Revisit the problems below.
Find regression equations to fit each data set.
Compare the regression equation with the equation you found earlier. Comment on the accuracy of your previous work when compared with the regression equation.
Write and answer a meaningful question in context that requires you to solve the regression equation using your choice of a value of the dependent variable.
Write and answer a meaningful question in context that requires you to solve the regression equation using your choice of a value of the independent variable.
(a)
Packaging Stacked Cups (Exercise 3.2.3.1 and Exercise 3.2.3.2): Choose one of the class data sets. Find a regression equation to fit the average height of the cups depending on the number of cups stacked.
(b)
Gulliver Graphs (Section 3.3): Choose one of the data sets, (Thumb, Wrist), (Wrist, Neck), or (Thumb, Neck). Find three regression equations, one for each group, female, male, and entire group.
(c)
U.S. shoe sizes (Exercise 3.3.4.1): Online, find a Men's Shoe Conversion Chart. Compare men's shoe sizes to women's shoe sizes for the same foot lengths. Use foot length in either inches or centimeters as the independent variable and shoe sizes as the dependent variable. Provide a printed list of the data.
4.
World records for human accomplishments in sports over time provide interesting data to analyze. Locate a sport of interest for which world record progressions can be found. For example, the men's world records for the mile run are available online for 1865 to 1999.
(a)
Provide a printed list of the data.
(b)
Using an electronic tool, plot the data with year being the independent variable and world record time being the dependent variable.
(c)
Find a regression equation to fit the data. Graph the equation on the same axes as the scatterplot of the data.
(d)
Interpret the slope and the \(y\)-intercept in terms of the years and world record times.
(e)
What is a reasonable domain for the sport you are investigating? Why do you think so?
(f)
What is the range corresponding to your chosen domain?
(g)
Write and answer a meaningful question in context that requires you to solve the regression equation using your choice of a value of the independent variable.
(h)
Write and answer a meaningful question in context that requires you to solve the regression equation using your choice of a value of the dependent variable.
(i)
Write a paragraph discussing your findings and including your opinion about whether or not a linear regression equation will be a good predictor for future world record winning times and years.
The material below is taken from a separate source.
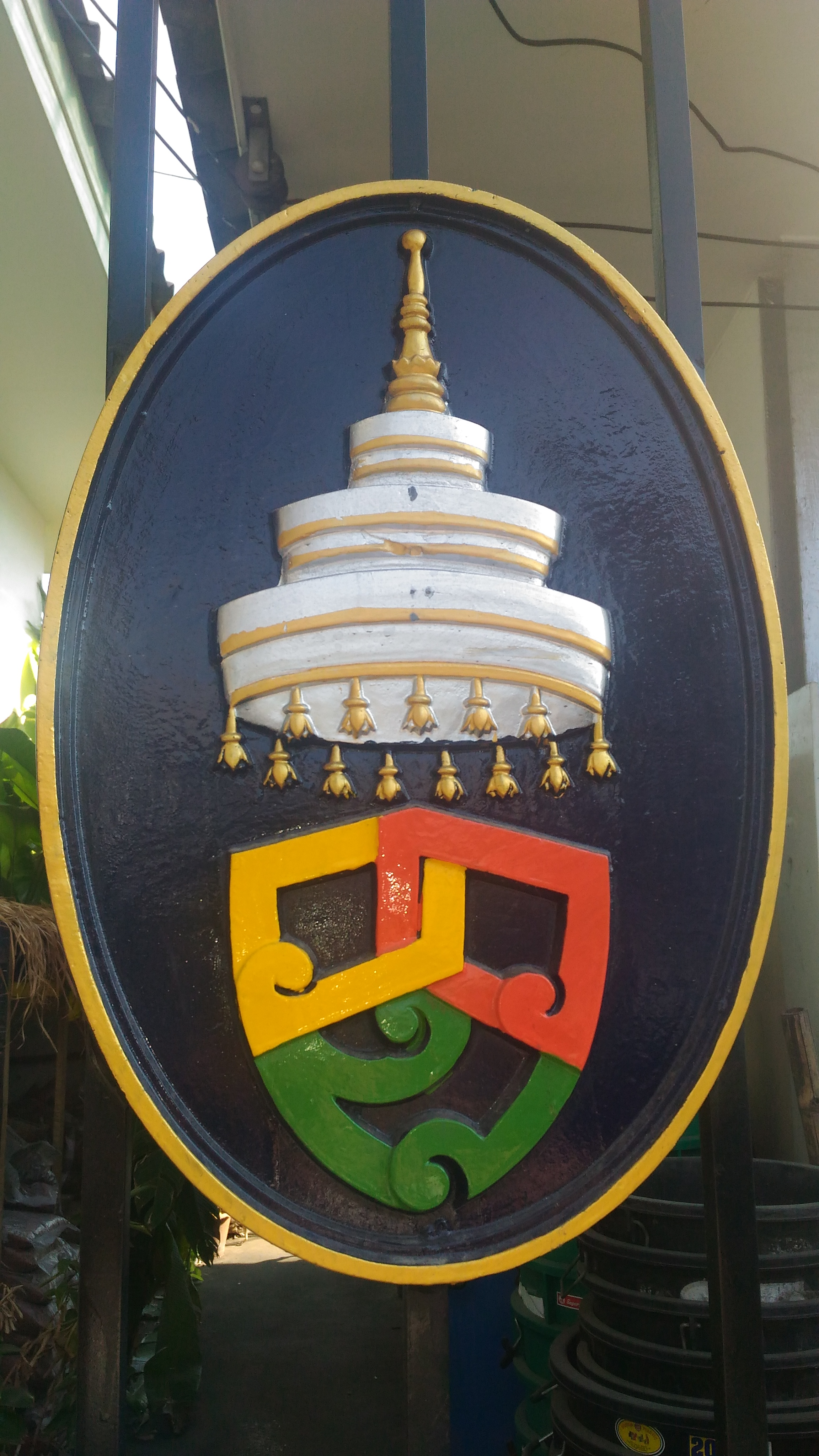 ตราอักษรพระนามย่อ ว.ว.น. ของสมเด็จพระอริยวงศาคตญาณ สมเด็จพระสังฆราช (วาสน์ วาสโน นิลประภา) สมเด็จพระสังฆราชพระองค์ที่ ๑๘ แห่งกรุงรัตนโกสินทร์ สถิต ณ วัดราชบพิธสถิตมหาสีมาราม บันทึกภาพจากรั้วโรงเรียนมัธยมวัดราชบพิธ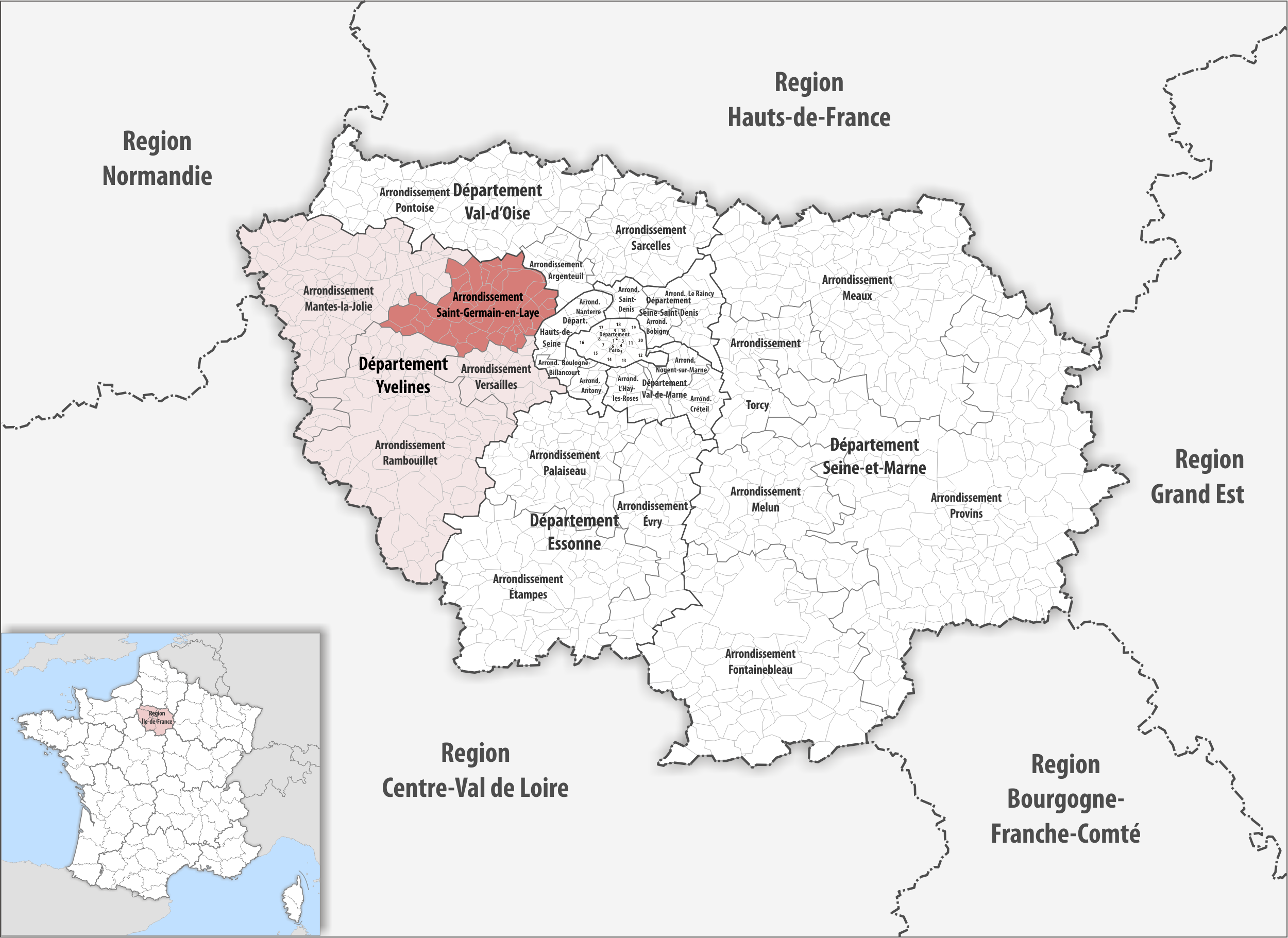 Lage des Arrondissements Saint-Germain-en-Laye

Student Page 3.4.5 Entering and Graphing Data and Finding Regression Equations
1.
To Enter the Data:
(a)
Press STAT then choose 1: Edit…
(b)
Enter the values for the independent variable (domain) into L1.
(c)
Enter the values for the dependent variable (range) into L2.
2.
To Graph the Data:
(a)
Press STAT PLOT (2ND Y=) then choose 1: Plot1… Press ENTER
(b)
Settings: On, Scatter plot (first graph), Xlist: L1, Ylsit: L2, Mark: +
(c)
Press GRAPH
3.
To Set the Viewing Window:
(a)
Press WINDOW
(b)
Use the table to determine
Xmin, Xmax, Xscl
Ymin, Ymax, Yscl
(c)
OR Press ZOOM then scroll down to 9: ZoomStat, Press ENTER
4.
To Fit a Function to the Data:
(a)
Press STAT
(b)
Move the cursor to the right to highlight CALC
(c)
Scroll down to the function type you want to use, for example, 4: LinReg(ax+b) (to fit a linear function), then Press ENTER.
(d)
Indicate the lists of the data (separated by commas for older TI-84 calculators, L1, L2).
(e)
Choose where you want to place the function equation, for example, Y1. Press VARS, move the cursor to the right to highlight Y-VARS, Press ENTER to choose 1: Function, scroll to highlight the Y-variable you want, then press ENTER again
(f)
The screen should read:
LinReg(ax+b) Xlist: L1 Ylist: L2 FreqList: Store RegEQ: Y1 Calculate
(For older TI-84s, the screen will read 4: LinReg(ax+b) L1, L2, Y1). Press ENTER (to fit a linear function).
(g)
The regression equation will be in Y1 or whatever Y-variable you chose.
(h)
Press GRAPH to plot the regression equation with the data.